East African Cables and it’s parent company have announced a debt restructuring deal that pushes the maturity of its 3.5 billion shillings debt by ten years.
Consolidated Bank has announced that maturity of its 2 billion shillings medium-term bond has been pushed forward by three months to allow the National Treasury to inject more capital.
Tran-century which is a multi-sectoral investor in the country has run into financial headwinds in the recent past due to poor investment decisions.
The company burnt billions of shillings when it was part of the concessionaire that was managing the Uganda-Kenya railway line.
The debt re-organization plan has reduced the group’s debt by 44 percent.
The company did not divulge more details on whether its lenders have agreed to the new terms of the loan and what impact it will have on interest rates accumulation.

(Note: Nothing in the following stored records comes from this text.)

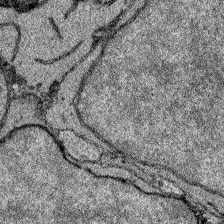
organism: Zebrafish
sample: Larval olfactory bulb
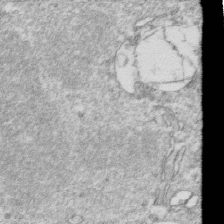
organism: Mouse
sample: Activated OT-1 CD8+ T cells
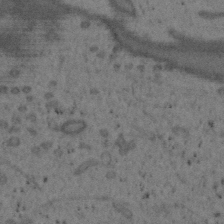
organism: Human
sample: HeLa cells
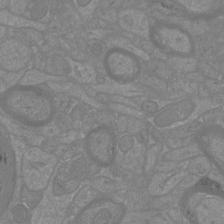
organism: Mouse
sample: Cortical neurons
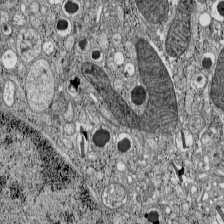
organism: C57BL Mouse
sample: Pancreatic islet
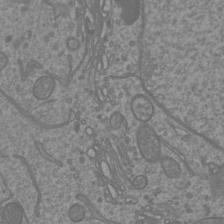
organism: Mouse
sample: Cortical neurons
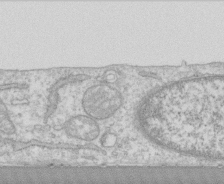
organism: Human
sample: CRL-1474
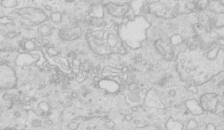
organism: Mouse
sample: Multiciliated cells
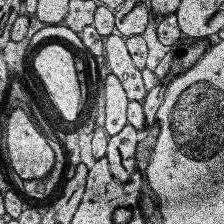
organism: Human
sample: Temporal Lobe
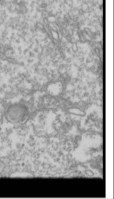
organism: Drosophila
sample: Cell division; meiosis; drosophila spermatocytes
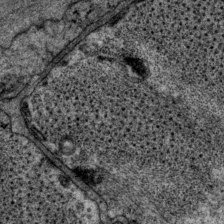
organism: P. pacificus
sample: Pharynx
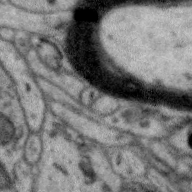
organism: Zebra finch
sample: Brain
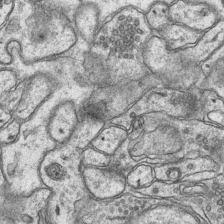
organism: Mouse
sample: CA1 Hippocampus
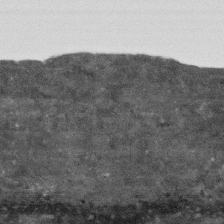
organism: Human
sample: Fibroblast cells
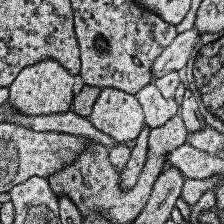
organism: Human
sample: Temporal Lobe
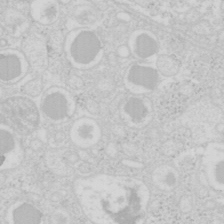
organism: Mouse
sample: Pancreas
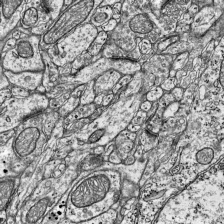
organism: Mouse
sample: Visual Cortex
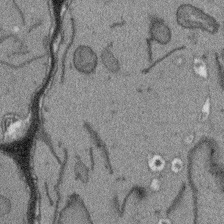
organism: Arabidopsis thaliana
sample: Root tip
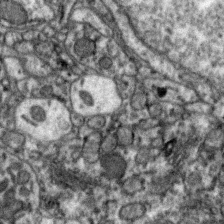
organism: Zebra finch
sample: Brain

The Standard Chartered Bank of Kenya is the cable manufacturer’s biggest lender according to the group’s financial report.

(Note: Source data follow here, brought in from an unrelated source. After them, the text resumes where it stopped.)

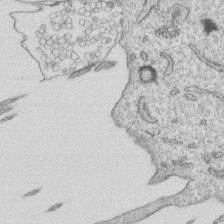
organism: Human
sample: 1205lu cells
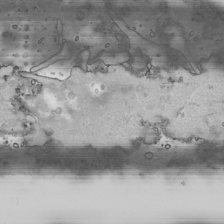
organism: Human
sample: Mitochondria in HCT116 cells
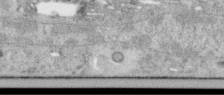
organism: Human
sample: Centriole in RPE cells
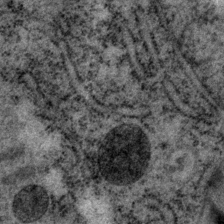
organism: P. pacificus
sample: Pharynx
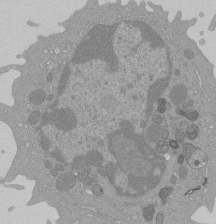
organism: Mouse
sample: Activated Pmel transgenic CD8+ T Cells
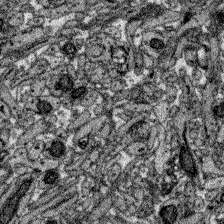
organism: Zebrafish
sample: Larval olfactory bulb
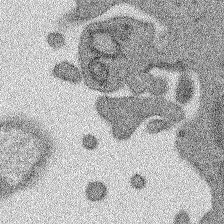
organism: Human
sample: HeLa cells
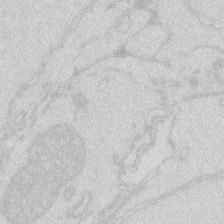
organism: Zebrafish
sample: Macrophage
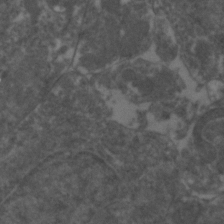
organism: Zebrafish
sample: Zebrafish embryo
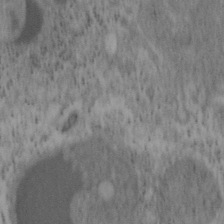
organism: Mouse
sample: OT-I killer T cells with ID8 ovarian cancer cells
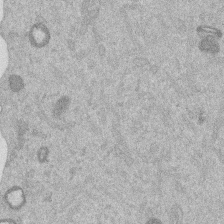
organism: Mouse
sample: Dividing mouse embryo 1 cell stage
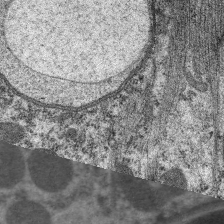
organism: C. elegans
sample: Pharynx
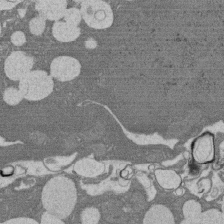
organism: Rat
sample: Salivary granule
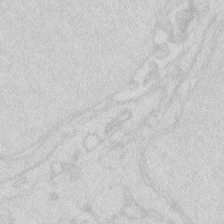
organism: Zebrafish
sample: Macrophage
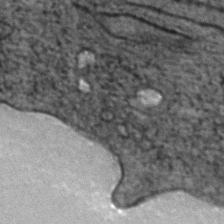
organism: Zebrafish
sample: Zebrafish embryo
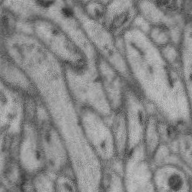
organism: Zebra finch
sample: Brain

Last year, the company announced that it was shopping for a financial consultant to help it in reorganizing its books, after its external auditors KPMG cast doubt on the company’s ability to continue as a going concern.
Elsewhere, Consolidated Bank has announced that its debt maturity has been pushed forward by three months its 2 billion shilling medium-term note to allow national treasury to inject more capital.
The lender says its seven-year bond, which was issued in 2012 to shore up the bank’s capital will now mature on October 22 under the same terms with additional interest payments for the extension.
Consolidated Bank is 85 percent owned by the National Treasury, and it is one of the state enterprises earmarked for privatization.